吸血鬼は部屋の主に招待されない限り、部屋の中には入れない。
当然、オトンには絶大な効果を持つ。
つまり、オトンは葉子の許可が無いと入室出来ないのだ。

これで大丈夫。一晩も過ごせば諦めるだろうから……と葉子。
そうかぁ〜〜〜と胸を撫で下ろす朝陽。

いや、待てよ。
此処で朝陽と葉子が硬直した。

そう、男女が同じ部屋で一晩を過ごすことになったのだ。
奇しくも朝陽が望んだ通りの展開である。
こうしてドッキドッキの一夜が始まろうとしていた―――32話に続く。

<感想>

「週刊少年チャンピオン」にて「さくらDISCORD」を連載されていた増田英二先生の新作。
「さくらDISCORD」は未読の管理人ですが、1話を読んで注目している作品です。
コミックス1巻に続き2巻も重版出来とのことで、目出度い。
さらに、3巻も2013年10月発売予定とか。ちなみに表紙は獅穂ですよ!!
そして、本作かなり面白い!!

その31話。
某番組「田舎に泊ろう!」的なタイトル「白神家に泊ろう!」。
その名の通り、前回に続き今回も白神家メイン回。

内容的には「実は私は」版「三枚のお札」。

「三枚のお札」と言えば、こんな物語。
山中で泊めて貰った山姥に食べられそうになり、命からがら逃げ出した小坊主。
和尚さんの居る寺までは距離がある。
其処で和尚さんから貰っていた「三枚のお札」を1枚ずつ使用して時間を稼ぎ、寺へ逃げ込む。
追って来る山姥だが、和尚さんの知恵により豆より小さくなってしまったところを食べられてしまうとのストーリー。

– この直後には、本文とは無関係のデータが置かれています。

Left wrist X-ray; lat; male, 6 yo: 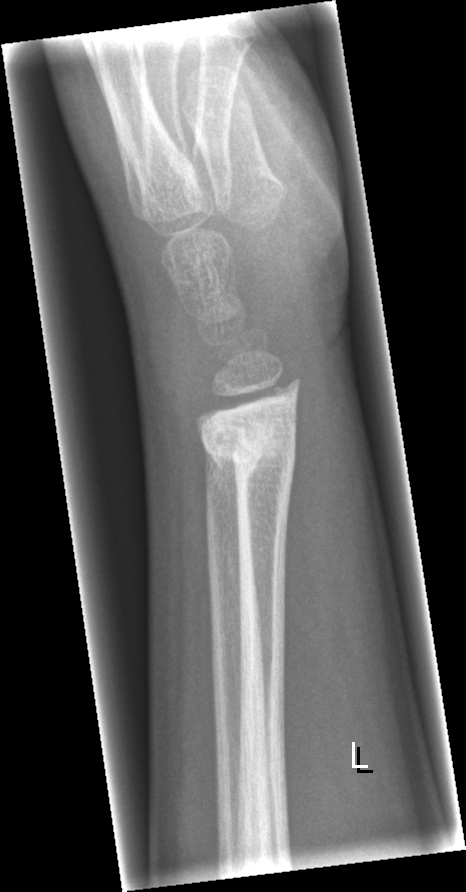

osteopenia: present
fracture: 1 @ (left=195, top=403, right=300, bottom=490)
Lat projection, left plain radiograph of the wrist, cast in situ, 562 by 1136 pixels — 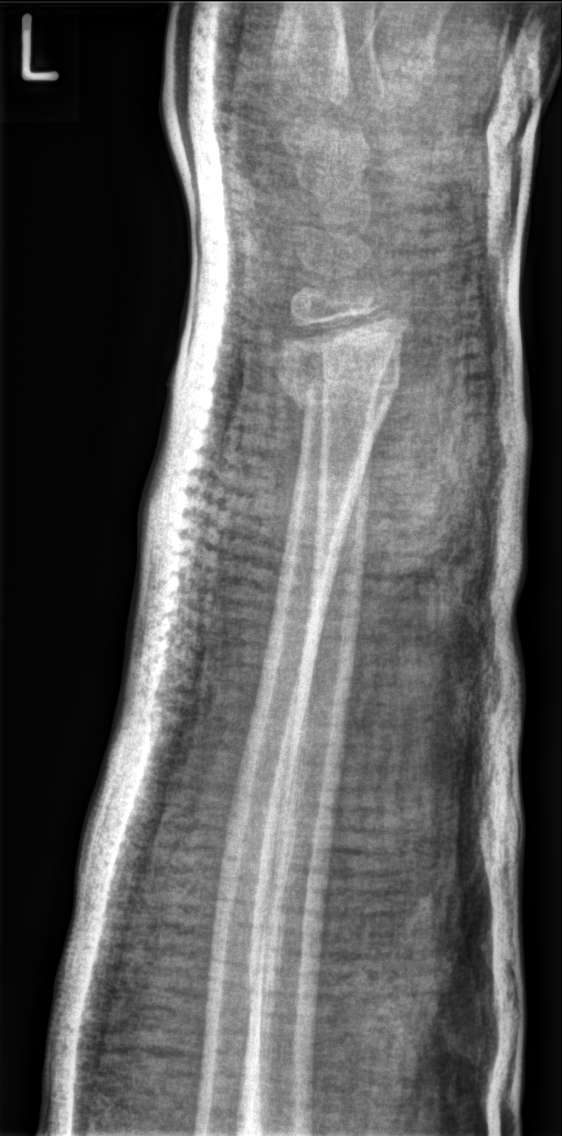
Fracture identified at 276 356 406 425.
Fracture classified AO/OTA 23r-M/3.1.
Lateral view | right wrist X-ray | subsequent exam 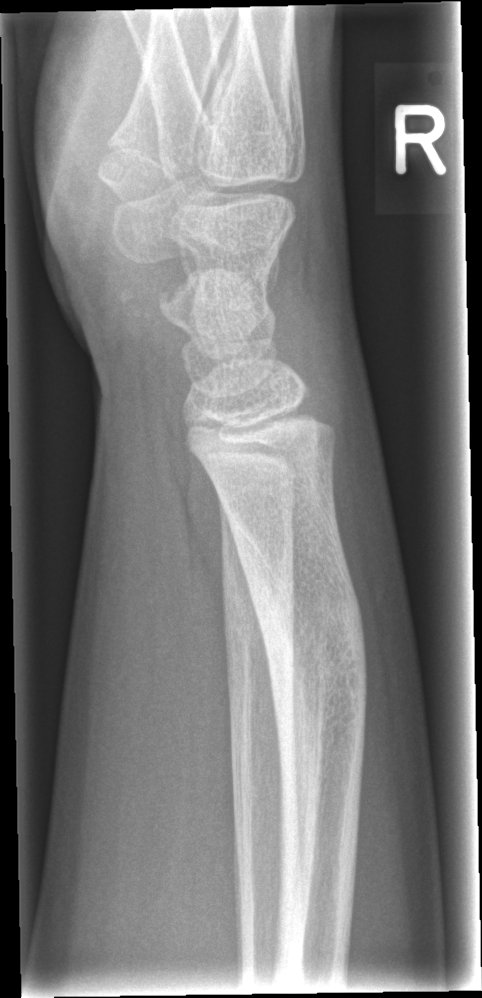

今回、山姥がオトン、小坊主が朝陽、和尚さんが葉子のポジション。
泊めて貰ったオトンに狙われ、朝陽は逃亡。
葉子から貰ったアイテム(ニンニク、十字架、銀食器、杭)などを用い(実際は用いない物もあったが)、逃亡時間を稼ぐ。
最終的に葉子の知恵で小部屋に逃げ込み、オトンは自身の特性により手詰まりに。

これが、なかなか面白かった。
さらに、これまで読者に伝えられて来た葉子の弱点がオトン(葉子父)と比較されていたのは良かった。

本作を追い続けていれば、あそこで必ず笑う筈。
なお、遂に銀食器と杭の2大アイテムが登場。
とはいえ、いずれも効果は……いや、絶大だからこそ使えないのか。

そして、よくよく考えればあのオトンが巨人な時点で葉子が常人な筈もなく。
オトンが登場したことが既に葉子の正体バレに繋がっているのだが……それに気付かないオトン。
いや、気付いていて試しているのか!?

一方、葉子母は今回のこの展開を見越して葉子にアイテムを届けさせたような印象。
葉子母は策士説、当たりか。

そして、自身の理想の状態となった朝陽。
葉子との関係を友達以上恋人未満から進めることが出来るのか!?
次回にも期待!!

そう言えば、上でもお伝えした通りコミックス3巻が発売決定とのこと。
表紙は1巻の葉子、2巻の渚に続き、獅穂のようです。
予想通り。
こうなると、4巻は茜の順かな?
みかんは後半の切り札か。

ちなみに、上記のあらすじは本作の魅力を伝えられるよう改変を加えてまとめていますが、その面白さを伝えきれていません。
やっぱり、あの絵とコマ割りなどのテンポあっての本作。
是非、「週刊少年チャンピオン」本誌を読んで欲しい。

もう1度繰り返しましょう。
本作に興味を持たれた方には、是非、「週刊少年チャンピオン」本誌を捜して読んで欲しい。
最近の「週刊少年チャンピオン」は「名探偵マーニー」や本作など本当に粒揃いでクオリティが高い作品が多い。
注目の雑誌の1つと言えるでしょう。

◆関連過去記事
「実は私は」第1話から第30話まで(増田英二作、秋田書店刊「週刊少年チャンピオン」連載)まとめ

「実は私は(1) (少年チャンピオン・コミックス)」です!!
実は私は(1) (少年チャンピオン・コミックス)





こちらはキンドル版「実は私は(1)」です!!
実は私は(1)





「実は私は(2) (少年チャンピオン・コミックス)」です!!
実は私は(2) (少年チャンピオン・コミックス)





「実は私は(3)」です!!
実は私は(3)





「さくらDISCORD 1 (少年チャンピオン・コミックス)」です!!
さくらDISCORD 1 (少年チャンピオン・コミックス)





「さくらDISCORD 2 (少年チャンピオン・コミックス)」です!!
さくらDISCORD 2 (少年チャンピオン・コミックス)





「さくらDISCORD 3 (少年チャンピオン・コミックス)」です!!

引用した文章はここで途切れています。